This book also includes swearing, drugs addiction, feelings of isolation, and MXM. The age gap between Harry and Louis is 4 years apart, but Harry is still basically grown. Please don't read if any of these stuff cause you problems or triggers. but anyways, I hope you enjoy the first chapter of "Capture a Heart" Love you all 🖤

LOUIS POV:

I was bored out of my mind as I sat on my sofa. Today was my day off from work, but I didn't have anything planned. On my days off, I prefer to be lazy and sleep. Or walk outside just to get some fresh air. Some may find this tedious, but it is actually really relaxing. You have time to collect your thoughts, look at the beautiful scenery of nature. Observe the children as they play without a care in the world. When I breathe in, the pure air relaxes me. It's very peaceful.
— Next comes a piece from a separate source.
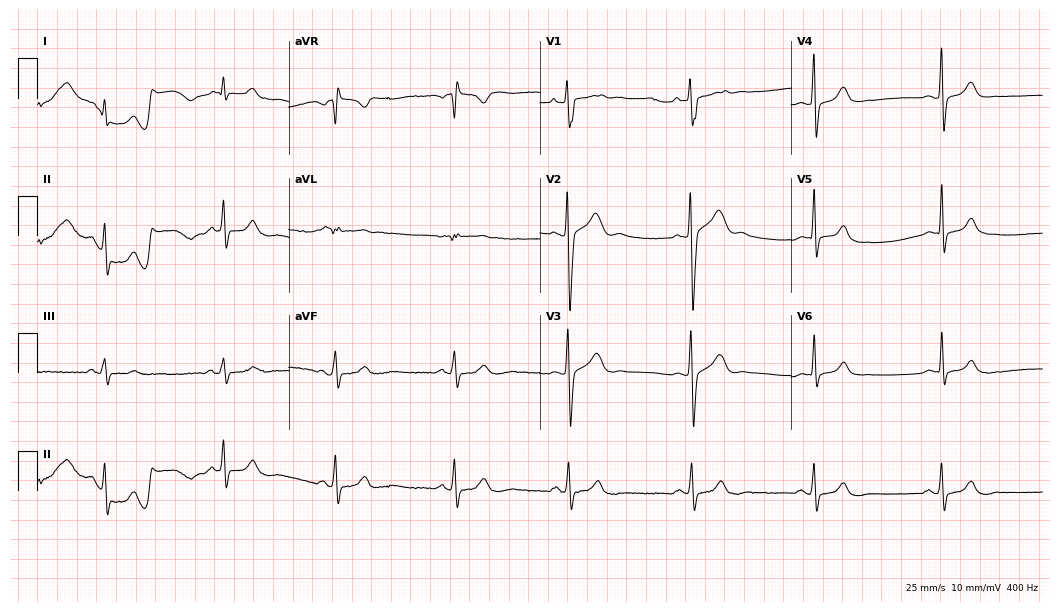
Resting 12-lead electrocardiogram. Patient: a 23-year-old male. None of these six findings is recorded: first-degree AV block, right bundle branch block, left bundle branch block, sinus bradycardia, atrial fibrillation, sinus tachycardia.

I should probably ask Zayn if he wants to hang out today, but I'm pretty sure he's with Gigi. Zayn and his girlfriend are like magnets; they've been clinging to each other since they began dating. I've never seen Zayn behave like this with a girl before. Perhaps it's because he hasn't dated in quite some time.

But it doesn't bother me; I'm happy for him and wish him nothing but the best. He's one of my best friends, and I'm happy to see him with someone who cares for him.

But deep down I know I fear of losing him. To even think such a thought makes me feel self-centered.. But I get lonely at times, and the prospect of losing Zayn makes me nervous.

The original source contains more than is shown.